Puis j’arrivai à comprendre qu’il n’y avait aucune raison valide pour demeurer dans l’Église Anglicane, aucune objection sérieuse pour m’empêcher d’aller à Rome. Alors, je n’eus plus rien à apprendre. Ce qu’il me fallait encore pour parvenir à me convertir, ce n’était plus simplement de changer d’opinion, mais que mon opinion elle-même se transformât en une conviction intellectuelle claire et ferme.

J’arrive maintenant à détailler les actions auxquelles je me suis décidé pendant cette dernière période de ma recherche de la vérité. En 1843, j’ai entrepris deux démarches très importantes et significatives :

1° En février, j’ai rédigé une rétractation formelle de tout ce que j’avais dit de diffamatoire à l’encontre de l’Église de Rome ;

2° En septembre, j’ai démissionné de ma charge à Sainte-Marie, Littlemore inclus. Je vais parler de ces deux actes séparément.

1° — Les termes de ma rétractation ont fait l’objet de nombreuses critiques. Après avoir cité un certain nombre de passages de mes écrits contre l’Église de Rome, passages que je rétractais, se terminaient ainsi :

« Et si vous me demandez comment un individu peut s’aventurer, non pas simplement à croire, mais à publier de telles appréciations touchant une Communion si ancienne, si répandue, si féconde en saints, je répondrai que je me disais à moi-même :

Je ne parle point mon propre langage, je ne fais, pour ainsi dire, que suivre l’avis unanime des théologiens de ma propre Église. Tous ont constamment employé le langage le plus sévère contre Rome, même les plus capables, les plus instruits d’entre eux. Je désire me jeter dans leur système.

Tant que je dis ce qu’ils disent, je suis en sûreté. En outre, de telles opinions sont nécessaires pour notre position. J’ai cependant quelque raison de craindre que ce langage ne doive être, en grande partie, attribué à mon tempérament impétueux, à l’espérance d’obtenir l’approbation de gens que je respecte, et au désir de repousser l’accusation de Romanisme. »

Ces paroles ont été et sont constamment citées contre moi, comme si elles renfermaient l’aveu qu’étant dans l’Église Anglicane, je disais contre Rome des choses que je ne croyais pas en réalité. Quant à moi, je ne peux comprendre comment un homme impartial peut les interpréter ainsi ; et j’ai publié plusieurs fois des explications à ce sujet. J’ai la confiance que le sens évident de ces paroles…
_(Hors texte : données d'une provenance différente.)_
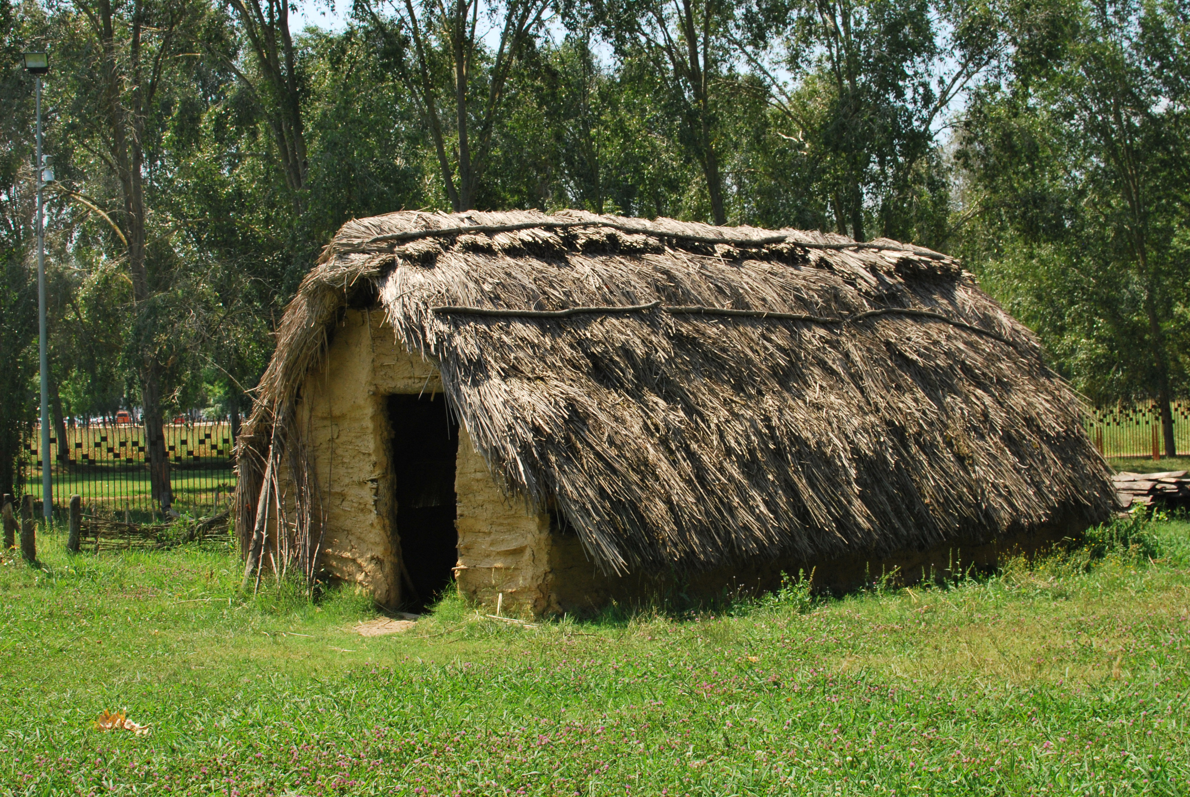 Una de les cabanes reconstruïdes mitjançant mètodes d'arqueologia experimental, al mateix parc arqueològic.
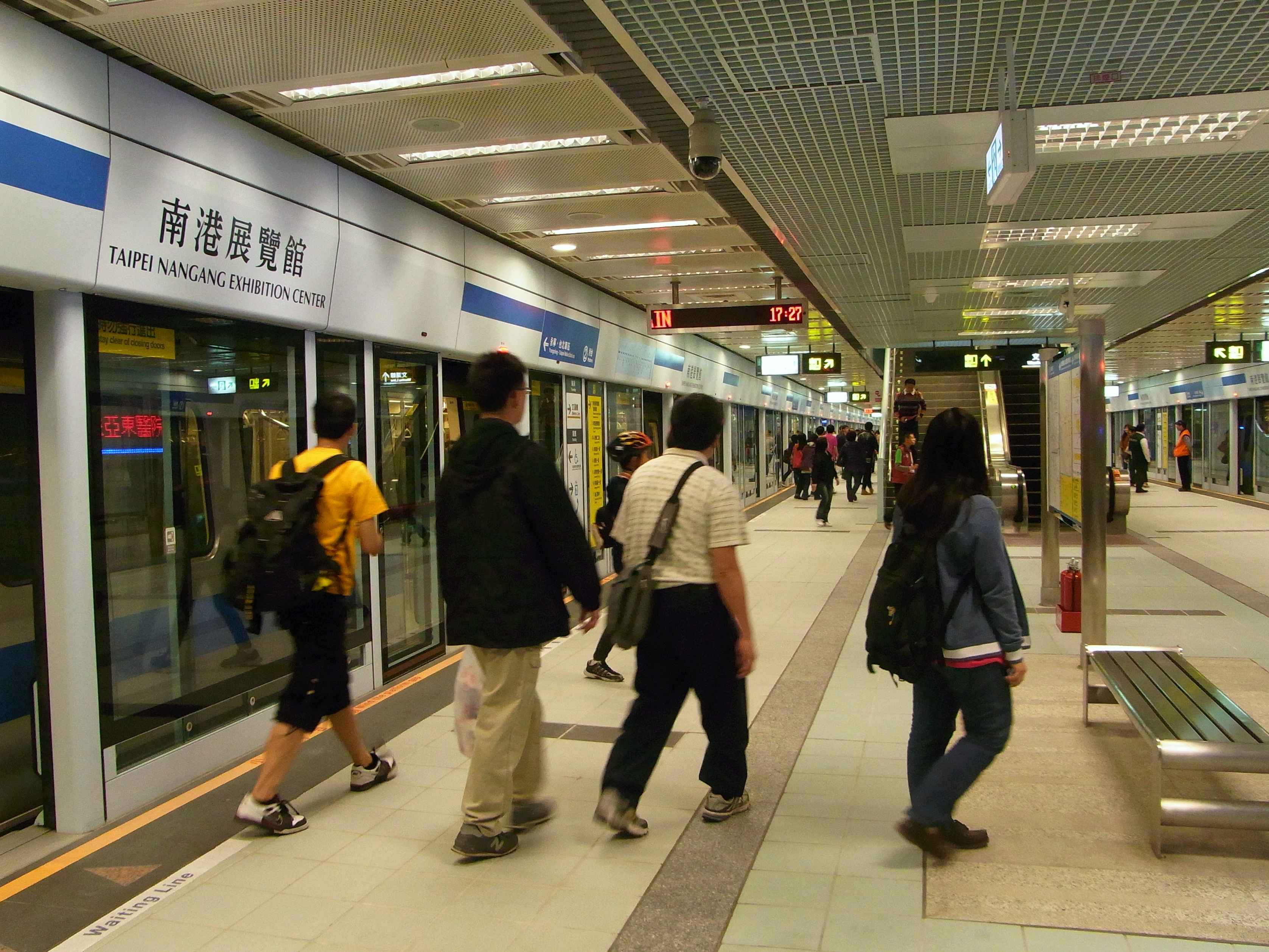 台北捷運南港展覽館站藍線第二月台。

Dans le passage en question, je m’excuse d’avoir formulé contre l’Église de Rome des accusations que j’affirme cependant avoir crues parfaitement vraies au moment où je les formulais. Qu’y a-t-il d’étrange dans de telles excuses ? Un homme peut, assurément, croire bien des choses qu’il ne se sent pourtant aucun droit de dire publiquement et qu’il peut regretter d’avoir dites.

La loi reconnaît ce principe. De nos jours, des gens ont été mis en prison et condamnés à l’amende pour avoir dit des choses vraies d’un mauvais roi. On a avancé cette maxime :

« Plus grande est la vérité, plus grande est l’injure. »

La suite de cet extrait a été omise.